> **Instructions to follow**:
Your task is to print all of the entries exactly, though the pictures should not be included.

> **The records**:

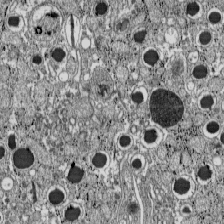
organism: C57BL Mouse
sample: Pancreatic islet
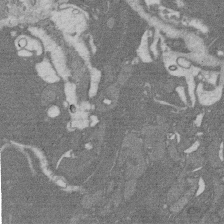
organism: Rat
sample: Salivary granule
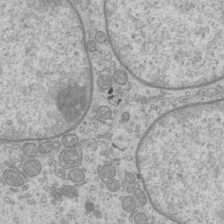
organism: Mouse
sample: Cilia; mouse epididymis
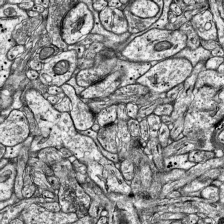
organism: Mouse
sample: Visual Cortex
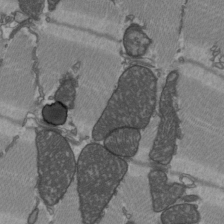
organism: C57BL Mouse
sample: Heart
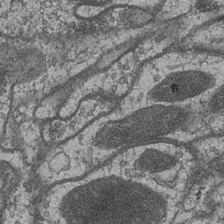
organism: Drosophila
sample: Optic medulla
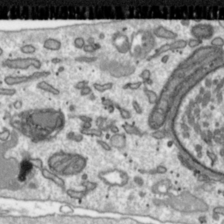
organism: Toxoplasma gondii
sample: Parasites in a vacuole inside a host cell
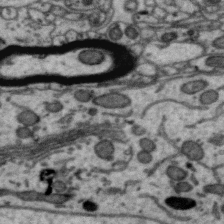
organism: Zebra finch
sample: Brain

> **Response to the task**:
organism: C57BL Mouse
sample: Pancreatic islet
organism: Rat
sample: Salivary granule
organism: Mouse
sample: Cilia; mouse epididymis
organism: Mouse
sample: Visual Cortex
organism: C57BL Mouse
sample: Heart
organism: Drosophila
sample: Optic medulla
organism: Toxoplasma gondii
sample: Parasites in a vacuole inside a host cell
organism: Zebra finch
sample: Brain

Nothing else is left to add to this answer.